O local da futura fábrica ainda não foi definido, mas provavelmente será na região Sudeste. Os investimentos previstos pela Mobix superam os US$ 5 milhões nos próximos anos. A capacidade inicial de produção será de 100 mil unidades anuais, chegando a 1 milhão em dois anos, afirma Nurkin. Depois, a companhia pretende fabricar equipamentos pré-pagos, já que a tecnologia digital permite a utilização do medidor para essa finalidade.


Num primeiro momento, a empresa acredita trabalhar com uma nacionalização de aproximadamente 15% porque a tecnologia ainda não é largamente aplicada no país. Mas em dois ou três anos, cerca de 85% dos componentes já serão nacionais, avalia paulo Luis Baptista, diretor da Mobix.


A alemã Elster, que já fabrica medidores analógicos no país há mais de 30 anos, começou a produzir em Cachoeirinha (RS) os eletrônicos, mas por enquanto só para a indústria. ” No futuro pensamos em produzir para o segmento residencial”, afirma o diretor de produto e marketing da multinacional, Sandro Moretti.


Atualmente, a capacidade de produção de medidores digitais em Cachoeirinha é de oito mil unidades anuais, mas há espaço para o aumento dessa produção. Mas Moretti acredita que, por enquanto, para o pequeno consumidor os medidores analógicos ainda são competitivos. “O cliente industrial precisa de um tratamento diferenciado que só um equipamento eletrônico permite. Mas para o consumo de pequeno porte a tecnologia eletrônica ainda é mais cara”.


A líder mundial do segmento de medição, a francesa Actaris, está no Brasil há mais de 50 anos fabricando equipamentos de medição analógica e no último ano começou a fabricar o medidor eletrônico de energia no país, em sua unidade localizada em Campinas, interior de São Paulo. A empresa fabrica ainda medidores de água, em uma unidade industrial localizada na cidade de Americana, também no interior de São Paulo.


O gerente de Marketing para a América Latina da Actaris, Mariano Michael Bergman, acredita que o grande mercado de vendas de medidores no país ainda é o industrial. ” A cada dia as concessionárias de distribuição de energia têm maiores necessidades de diferenciação de carga, tipo de energia e preço, mas isso só para os clientes especiais, de grande porte”, afirma.
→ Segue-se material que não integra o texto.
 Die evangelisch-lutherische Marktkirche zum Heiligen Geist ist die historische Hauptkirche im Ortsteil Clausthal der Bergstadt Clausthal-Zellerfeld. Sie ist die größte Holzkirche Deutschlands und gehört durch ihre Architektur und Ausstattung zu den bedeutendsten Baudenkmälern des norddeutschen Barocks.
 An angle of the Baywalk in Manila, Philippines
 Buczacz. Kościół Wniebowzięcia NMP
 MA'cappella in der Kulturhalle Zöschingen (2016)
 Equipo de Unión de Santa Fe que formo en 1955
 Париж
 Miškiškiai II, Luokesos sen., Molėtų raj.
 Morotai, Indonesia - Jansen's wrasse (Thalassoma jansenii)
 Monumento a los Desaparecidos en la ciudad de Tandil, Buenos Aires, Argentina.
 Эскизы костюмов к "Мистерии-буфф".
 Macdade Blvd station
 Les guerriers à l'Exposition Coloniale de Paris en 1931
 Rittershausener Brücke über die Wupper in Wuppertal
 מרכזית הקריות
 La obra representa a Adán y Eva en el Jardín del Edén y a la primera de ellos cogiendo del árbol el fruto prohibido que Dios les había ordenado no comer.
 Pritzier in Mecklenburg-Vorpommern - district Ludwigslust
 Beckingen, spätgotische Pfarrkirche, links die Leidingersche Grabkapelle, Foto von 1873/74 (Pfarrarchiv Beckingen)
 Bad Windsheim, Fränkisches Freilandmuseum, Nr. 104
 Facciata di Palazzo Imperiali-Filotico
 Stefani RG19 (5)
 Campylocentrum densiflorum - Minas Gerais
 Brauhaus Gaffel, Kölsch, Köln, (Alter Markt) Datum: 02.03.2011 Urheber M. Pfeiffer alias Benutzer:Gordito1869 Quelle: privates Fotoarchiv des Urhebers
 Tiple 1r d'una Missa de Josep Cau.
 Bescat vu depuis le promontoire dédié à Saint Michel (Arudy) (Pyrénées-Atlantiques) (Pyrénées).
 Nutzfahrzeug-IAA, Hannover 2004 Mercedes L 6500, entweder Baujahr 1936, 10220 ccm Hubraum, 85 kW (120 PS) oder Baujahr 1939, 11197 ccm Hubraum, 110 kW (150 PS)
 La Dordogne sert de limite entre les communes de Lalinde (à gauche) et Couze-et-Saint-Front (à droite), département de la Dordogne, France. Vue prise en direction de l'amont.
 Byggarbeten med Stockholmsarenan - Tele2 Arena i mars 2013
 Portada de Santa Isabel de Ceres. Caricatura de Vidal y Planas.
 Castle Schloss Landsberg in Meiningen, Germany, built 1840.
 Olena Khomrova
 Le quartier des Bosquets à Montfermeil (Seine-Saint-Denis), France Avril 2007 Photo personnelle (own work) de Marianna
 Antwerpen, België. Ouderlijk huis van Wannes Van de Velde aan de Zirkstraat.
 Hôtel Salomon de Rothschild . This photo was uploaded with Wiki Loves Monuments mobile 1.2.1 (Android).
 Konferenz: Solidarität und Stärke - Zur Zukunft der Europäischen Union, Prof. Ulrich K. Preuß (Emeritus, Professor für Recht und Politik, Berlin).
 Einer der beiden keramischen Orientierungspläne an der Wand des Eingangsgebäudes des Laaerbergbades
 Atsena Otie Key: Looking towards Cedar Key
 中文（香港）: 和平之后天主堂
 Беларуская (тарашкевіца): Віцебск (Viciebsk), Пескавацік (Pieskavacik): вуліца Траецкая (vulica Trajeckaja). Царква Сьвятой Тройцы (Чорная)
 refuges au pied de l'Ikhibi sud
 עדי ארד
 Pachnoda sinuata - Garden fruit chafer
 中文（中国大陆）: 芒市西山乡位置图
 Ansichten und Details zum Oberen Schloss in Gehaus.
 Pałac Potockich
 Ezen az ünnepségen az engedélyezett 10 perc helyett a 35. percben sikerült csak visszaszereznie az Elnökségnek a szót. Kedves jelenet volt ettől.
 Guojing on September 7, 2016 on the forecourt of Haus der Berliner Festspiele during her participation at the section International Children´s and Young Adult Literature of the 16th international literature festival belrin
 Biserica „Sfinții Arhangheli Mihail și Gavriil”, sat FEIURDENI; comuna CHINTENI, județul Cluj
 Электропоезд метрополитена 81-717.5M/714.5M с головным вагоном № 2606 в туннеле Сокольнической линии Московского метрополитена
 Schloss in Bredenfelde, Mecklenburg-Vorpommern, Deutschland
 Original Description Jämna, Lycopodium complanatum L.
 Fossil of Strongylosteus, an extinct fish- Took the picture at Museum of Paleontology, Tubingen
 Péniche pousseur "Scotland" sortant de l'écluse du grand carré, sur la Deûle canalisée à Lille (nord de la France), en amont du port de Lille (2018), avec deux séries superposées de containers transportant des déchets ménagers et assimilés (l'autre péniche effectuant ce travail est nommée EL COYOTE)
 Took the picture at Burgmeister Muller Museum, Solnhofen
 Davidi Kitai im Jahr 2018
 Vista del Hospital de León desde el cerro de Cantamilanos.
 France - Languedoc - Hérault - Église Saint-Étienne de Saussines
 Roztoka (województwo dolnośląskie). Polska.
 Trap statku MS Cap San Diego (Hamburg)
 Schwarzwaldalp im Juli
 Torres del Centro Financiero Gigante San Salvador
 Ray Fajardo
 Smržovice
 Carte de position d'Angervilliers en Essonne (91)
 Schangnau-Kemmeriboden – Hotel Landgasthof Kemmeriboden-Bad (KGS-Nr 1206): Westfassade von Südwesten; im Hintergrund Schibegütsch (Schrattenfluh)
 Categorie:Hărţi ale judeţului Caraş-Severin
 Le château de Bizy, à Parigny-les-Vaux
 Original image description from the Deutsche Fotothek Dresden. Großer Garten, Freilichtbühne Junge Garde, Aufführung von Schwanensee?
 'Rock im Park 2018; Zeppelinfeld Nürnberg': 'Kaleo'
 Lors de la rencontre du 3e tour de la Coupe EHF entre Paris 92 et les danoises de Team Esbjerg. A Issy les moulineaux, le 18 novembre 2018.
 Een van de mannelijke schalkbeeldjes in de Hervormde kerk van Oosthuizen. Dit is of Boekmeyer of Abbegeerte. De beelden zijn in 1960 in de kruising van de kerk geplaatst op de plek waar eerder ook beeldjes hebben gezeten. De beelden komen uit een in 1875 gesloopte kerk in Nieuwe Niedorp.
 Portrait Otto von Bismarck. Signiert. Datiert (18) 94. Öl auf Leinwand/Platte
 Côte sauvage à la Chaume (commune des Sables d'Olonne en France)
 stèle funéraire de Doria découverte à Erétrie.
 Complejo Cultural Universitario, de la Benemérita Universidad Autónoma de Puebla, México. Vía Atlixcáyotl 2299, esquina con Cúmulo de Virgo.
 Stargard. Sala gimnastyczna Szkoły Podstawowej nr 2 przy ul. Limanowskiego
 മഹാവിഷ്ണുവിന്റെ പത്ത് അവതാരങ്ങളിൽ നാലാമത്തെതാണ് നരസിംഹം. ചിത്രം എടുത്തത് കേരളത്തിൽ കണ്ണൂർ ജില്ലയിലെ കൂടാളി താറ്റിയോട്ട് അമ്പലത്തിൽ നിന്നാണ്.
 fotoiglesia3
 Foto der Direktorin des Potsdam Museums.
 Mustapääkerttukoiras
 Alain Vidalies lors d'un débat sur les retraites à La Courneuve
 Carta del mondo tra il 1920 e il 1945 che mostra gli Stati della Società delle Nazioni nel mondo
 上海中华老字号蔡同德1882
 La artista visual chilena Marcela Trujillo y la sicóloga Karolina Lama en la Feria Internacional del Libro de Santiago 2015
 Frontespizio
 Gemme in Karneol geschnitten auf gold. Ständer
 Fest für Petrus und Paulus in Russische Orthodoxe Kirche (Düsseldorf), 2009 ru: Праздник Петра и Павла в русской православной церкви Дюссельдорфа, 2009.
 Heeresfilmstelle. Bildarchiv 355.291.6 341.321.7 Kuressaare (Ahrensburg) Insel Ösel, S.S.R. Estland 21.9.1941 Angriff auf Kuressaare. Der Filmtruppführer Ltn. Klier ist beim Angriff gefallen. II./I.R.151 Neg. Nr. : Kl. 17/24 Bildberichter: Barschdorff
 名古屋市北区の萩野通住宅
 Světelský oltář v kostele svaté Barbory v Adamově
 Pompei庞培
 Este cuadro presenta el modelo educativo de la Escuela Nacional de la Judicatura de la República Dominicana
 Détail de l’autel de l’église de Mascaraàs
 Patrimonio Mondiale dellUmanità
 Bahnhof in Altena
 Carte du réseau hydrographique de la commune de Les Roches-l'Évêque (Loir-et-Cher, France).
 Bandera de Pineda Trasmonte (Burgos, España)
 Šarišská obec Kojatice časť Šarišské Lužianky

Bergman avalia que, apesar do tamanho do mercado nacional de energia, as concessionárias têm ido com calma na troca pela nova tecnologia. “As compras de medidores eletrônicos ainda são modestas”.


Já as chinesas Shenzen Star e Hang Zhou Hualong, vieram ao país analisar o mercado nacional. “Estamos otimistas que poderemos produzir esse equipamento no Brasil”, diz o chinês Tommy Huang, diretor de vendas da Shenzen Star.


Já a Hang Zhou Hualong foi mais comedida: o representante da empresa, que preferiu não ser identificado, disse que a empresa por enquanto está “apenas olhando o mercado brasileiro”.